A Philadelphie, la renaissance d’un christianisme social
«Normalement, pour Pâques, pour la Fête des mères, on aurait organisé des jeux, des distributions de cadeaux et partagé un grand repas entre tous les voisins.» Au téléphone, Caz Tod-Pearson raconte comment l’arrivée du coronavirus a perturbé la vie du quartier de Kensington, à Philadelphie. Ici, tout se fait en communauté et tout le monde s’entraide. Kensington est l’un des quartiers les plus pauvres de la ville. Certains l’appellent «la mauvaise terre», ceux qui y vivent parlent de «famille». Simple Way (La Voie simple), c’est la communauté fondée il y a 25 ans par Shane Claiborne, prêcheur évangélique. «Le quartier a été sévèrement touché par la crise économique. On a pu racheter des maisons abandonnées, parfois pour un dollar», explique Shane, «on a créé des jardins, planté des légumes, peint des fresques». Il dit avoir été inspiré par «les premiers chrétiens qui partageaient tout, priaient ensemble et ne détenaient aucune propriété».
Une conception politique de la religion
A 43 ans, ce jeune activiste fait partie de cette nouvelle génération de chrétiens évangéliques engagés pour la justice sociale, contre les armes à feu, la peine de mort ou encore l’incarcération de masse. Pour lui, aimer son prochain signifie «se battre contre les politiques et systèmes d’oppression qui créent la souffrance de mon voisin». Des convictions loin de celles des évangéliques conservateurs, qui tiennent les devants de la scène aux Etats-Unis.

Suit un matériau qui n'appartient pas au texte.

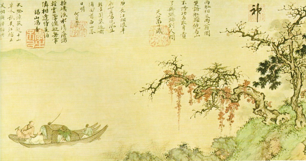 En bateau sur le fleuve à l'automne 1361 par Sheng Mao (1310-1361), section d'un rouleau horizontal avec inscription d'un ami du peintre datée 1361, encre et couleurs sur papier, H. 24,7cm. Taichung (Formose), collections du Musée du Palais.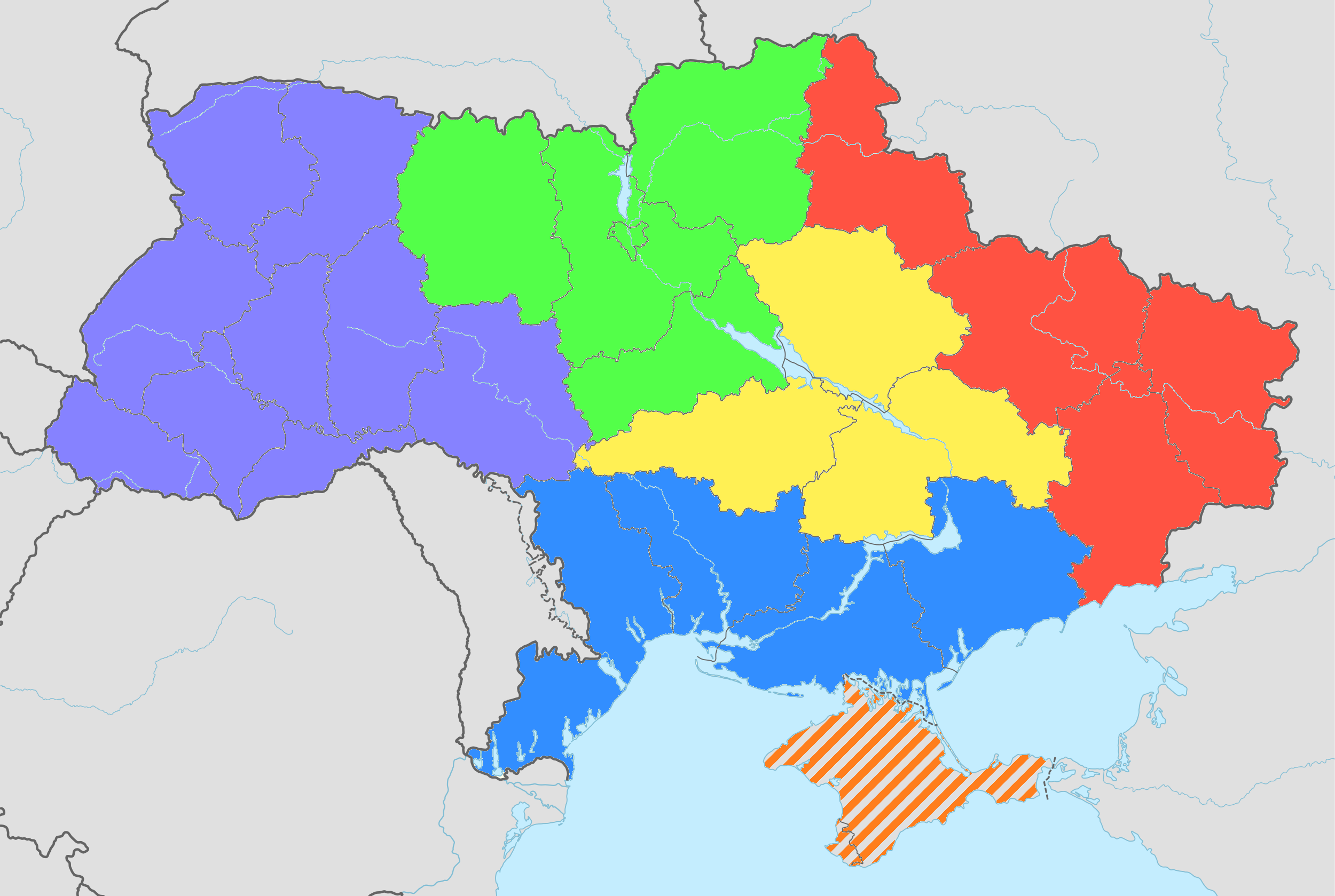 Карта, Національна гвардія України, Всі територіальні управління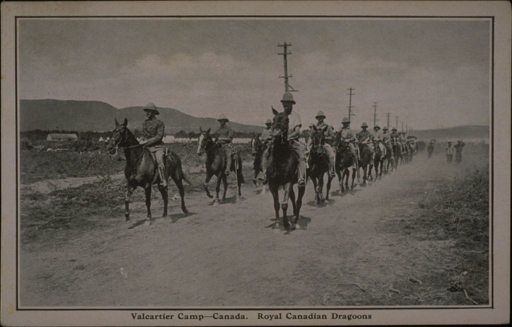 Valcartier Camp-Canada. Royal Canadian Dragons, carte postale, Valentine Series

«A l’origine, ‹évangélique› veut dire celui qui proclame l’Évangile, la Bonne Nouvelle», rappelle Shane, «de l’idée que Jésus a apporté la Bonne Nouvelle aux pauvres». «Mais aujourd’hui, quand on entend le mot ‹évangélique›, on pense plutôt à de mauvaises nouvelles, surtout pour les pauvres», ajoute-t-il en riant de bon cœur. Il dit regretter que les évangéliques conservateurs se soient attribué cette étiquette. «J’ai l’impression qu’aujourd’hui, certains chrétiens sont plus fidèles au parti républicain qu’ils ne le sont envers le message de Jésus.»
L’évangélisme au pouvoir
Ayant grandi lui-même dans cette fameuse «Bible Belt» (Groupe d’États conservateurs du Sud, NDLR) où le président Trump bénéficie d’un grand soutien, Shane dit ne pas comprendre que 77% des évangéliques déclarent voter pour lui et va jusqu’à dire que «l’évangélisme a été colonisé par un groupe d’hommes blancs et riches qui en ont fait un outil politique». Il appelle cela «l’évangélisme trumpiste».
Citant Mère Teresa (aux côtés de qui il a travaillé dix ans) ou Martin Luther King Jr., Shane souligne l’importance aujourd’hui, «plus que jamais, de ne pas fermer les yeux». «Ce n’est pas une question de gauche ou de droite. Républicain ou démocrate. C’est une question de bien ou de mal», défend-il.
Shane est d’autant plus «triste de voir ce qui se passe» que la communauté de Simple Way est composée en grande partie d’Hispaniques, d’Afro-Américains, d’Asiatiques… Et la grande partie de son travail est dédiée à ces communautés-là, aux SDF et aux autres défavorisés. Des populations aujourd’hui largement touchées par le coronavirus qui, ici aussi, agit comme un puissant révélateur d’inégalités sociales. «Je crois que les premiers évangéliques ne se reconnaîtraient pas dans ce qu’est devenue la religion aujourd’hui», conclut-il.